Georges-Louis Bouchez, président du MR. © Belga

Le MR et le pouvoir démesuré de longue durée

Olivier Mouton
Olivier Mouton Journaliste

Georges-Louis Bouchez ne souhaite pas de négociations gouvernementales en juin. Les libéraux francophones prolongent leur long séjour au pouvoir. Une rente de situation grâce aux crises.

Le MR a pris un jour ses responsabilités comme seul parti francophone au gouvernement francophone au sein de la suédoise. Depuis, il a acquis un poids démesuré au sein de cet exécutif. Pas moins de sept ministères, dont le Seize rue de la Loi, pour à peine plus d’un cinquième de l’électorat francophone: c’est fameux. Au moment de la suédoise, le parti libéral avait d’ailleurs été conspué par les autres partis francophones tant il désservait la cause francophone en étant à ce point ultra-minoritaire en représentation et, faut-il ajouter, à ce point majoritaire en terme de maroquins.

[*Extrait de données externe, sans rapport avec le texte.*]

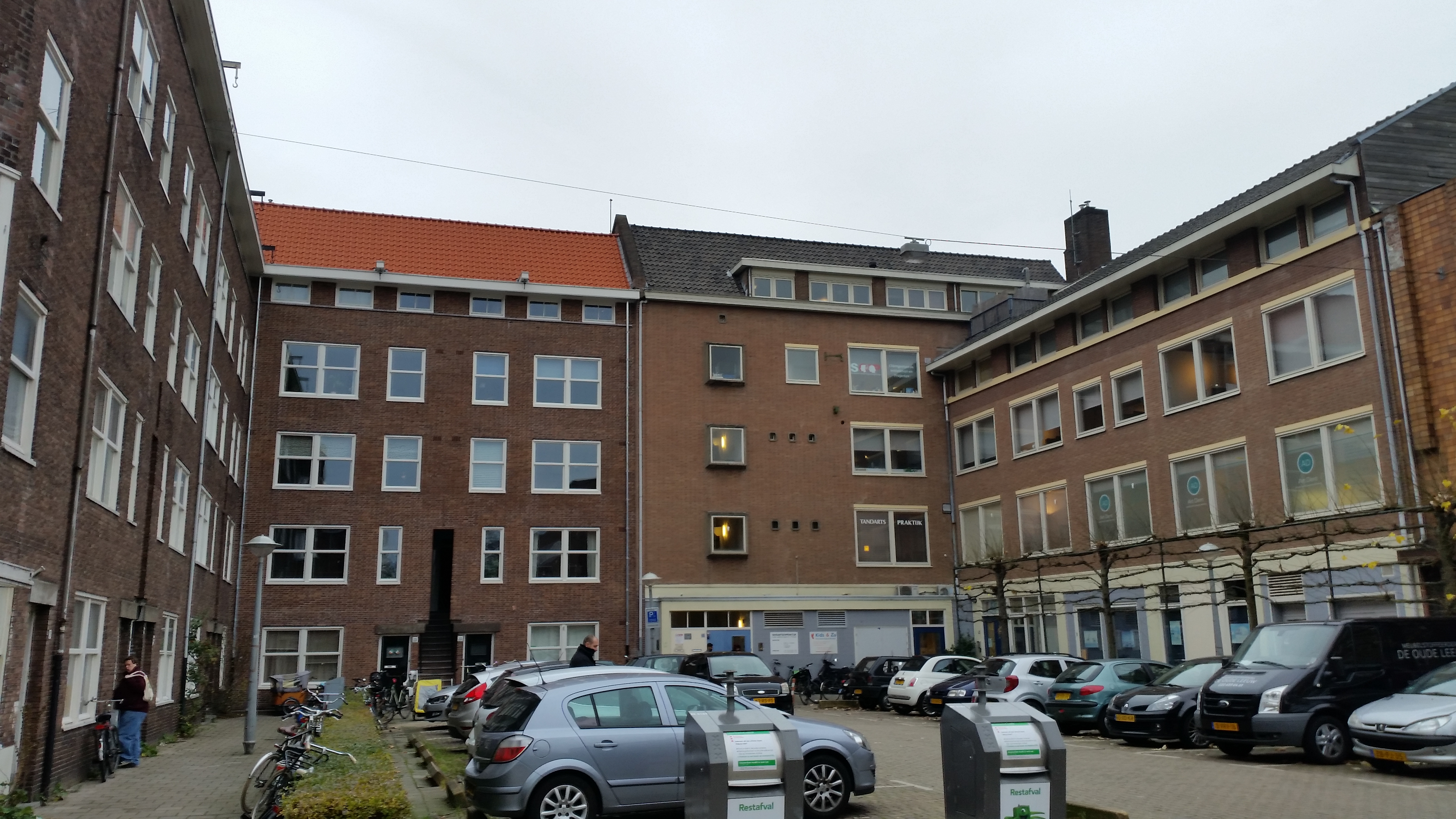 Doorkijk op het plein Cornelis Dirkszstraat 13-29, Amsterdam

Le temps a passé et le MR est resté tout aussi surreprésenté. La N-VA a claqué la porte du gouvernement en décembre 2018 et le MR est resté bien accroché à la tête d’un gouvernement minoritaire en affaires courantes. Les élections de mai 2019 ont rebattu les cartes de façon insoluble et le MR est resté à la tête d’un gouvernement pendant le blocage politique, N-VA et PS étant incapables de s’entendre. La crise sanitaire est arrivée et le MR a non seulement maintenu sa position, mais sa Première ministre Sophie Wilmès dispose désormais de pouvoirs spéciaux et de l’appui… des partis francophones d’opposition qui le conspuaient. Lors des négociations, pour ne pas troubler l’ordre établi en pleine urgence, le MR a même obtenu le maintien… de tous ses ministres. Une prouesse.

Alors que l’on s’oriente peu à peu vers la sortie de crise, avec un déconfinement (très) progressif attendu à partir du 3 mai, Bart De Wever, président de la N-VA, exprimait ce lundi matin sa volonté de réouvrir les négociations gouvernementales au mois de juin. Le premier parti flamansd (sorti des urnes) n’a pas avalé l’échec du dialogue avec le PS et le maintien de ce gouvernement sans ls deux principaux partis flamands, la N-VA donc et le Vlaams Belang.

Réponse de Georges-Louis Bouchez, président du MR, au Soir: « Il n’est pas question de parler de négociations gouvernementales alors qu’on a encore aucune certitude sur la sortie de crise sanitaire. Nous n’entamerons pas le moindre processus de formation tant qu’il n’y a pas de stratégie stable de déconfinement. Cela sera très difficile à court terme sachant que le déconfinement va commencer dans 15 jours et qu’il y aura peut-être des retours en arrière. S’il y a un processus de formation, cela va tanguer, et s’il y a de nouvelles urgences sanitaires, il faudra prendre des décisions urgentes qui ne peuvent être prises sereinement dans ce genre de climat. » Plus probablement, le président du MR opte pour d’éventuelles négociations en septembre… si tout va bien.

Le MR prend visiblement goût à cette situation prolongée où il prend ses responsabilités avec un nombre important de ministres. D’autant qu’entretemps, il a retrouvé le pouvoir dans les majorités régionales dont il avait été longtemps écarté. Si l’on ne volait pas, dans ce pays, de crise en crise, des voix d’opposition ne manqueraient pas de s’élever pour dire qu’il y a comme un petit problème démocratique dans cette rente de situation. Impossible: l’urgence sanitaire impose la continuité du pouvoir et expose ceux qui la critiquerait au risque d’un retour de bâton dans l’opinion. Jusqu’ici, du moins.